● **Records provided**
============================================================

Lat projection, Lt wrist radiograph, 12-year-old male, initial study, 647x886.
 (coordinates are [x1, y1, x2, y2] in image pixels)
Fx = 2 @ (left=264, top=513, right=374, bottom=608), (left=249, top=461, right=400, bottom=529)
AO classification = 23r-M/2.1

============================================================

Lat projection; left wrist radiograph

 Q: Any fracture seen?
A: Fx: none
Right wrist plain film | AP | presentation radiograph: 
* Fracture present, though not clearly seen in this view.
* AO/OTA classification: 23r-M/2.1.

============================================================

● **Task instructions**
Beginning at the line above that contains "top=461, right=400, bottom=529)", return each line exactly through the line that contains "AO classification = 23r-M/2.1", and no others.

● **Reply to the exercise**
Fx = 2 @ (left=264, top=513, right=374, bottom=608), (left=249, top=461, right=400, bottom=529)
AO classification = 23r-M/2.1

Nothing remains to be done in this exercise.